I’m currently working on training a GPT model using The Pile dataset on a single node with 8 A100 GPUs. This dataset is quite large, weighing in at around 950 GB. To achieve efficient distributed training, I’m leveraging torchrun
for its ease of use and seamless integration. However, I’ve encountered an issue where the data loading process seems to be triggered 8 times in parallel, which, I suspect, leads to excessive disk read overhead and consequently, a slow loading process.

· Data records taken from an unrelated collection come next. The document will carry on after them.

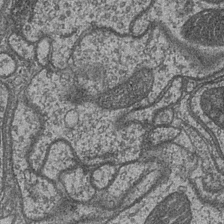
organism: Drosophila
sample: Optic medulla
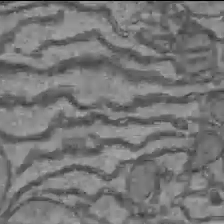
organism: C57BL Mouse
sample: Liver
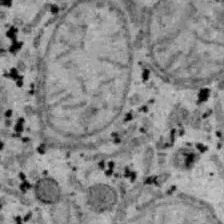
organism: Mouse
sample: Liver from an obese (ob/ob) mouse
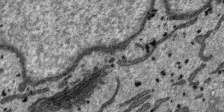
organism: Human
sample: Lung epithelial cells, uninfected (mock) control
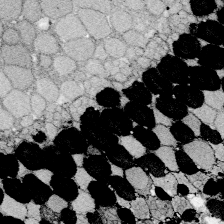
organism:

When running the training on a single GPU, the dataset takes about 10 minutes to load. However, with all 8 GPUs in action, the loading time increases significantly, taking over an hour.
Here’s the command I’m using to initiate the training:
torchrun -m --nproc_per_node=8 gpt train
And this is the general structure of the relevant training code:
def train(cfg: DictConfig):
# Setup data and dataloader
data_module = prepare_data_module(**cfg.data)
train_dataloader = data_module.train_dataloader()
val_dataloader = data_module.val_dataloader()
# Extract tokenizer from datamodule
tokenizer = data_module.tokenizer
# Setup model and optimizer
model = GPT(**cfg.model)
# Setup data collator
data_collator = DataCollatorForLanguageModeling(tokenizer, mlm=False)
train_args = TrainingArguments(**cfg.train_args)
trainer = Trainer(
model=model,
tokenizer=tokenizer,
train_args=args,
data_collator=data_collator,
train_dataset=train_dataloader,
eval_dataset=val_dataloader,
)
trainer.train()
I am seeking insights from the community on potential optimizations to resolve this data loading bottleneck. Are there any recommendations or best practices for efficiently handling data loading and distribution when training large-scale models like GPT with PyTorch?
Looking forward to your thoughts and suggestions!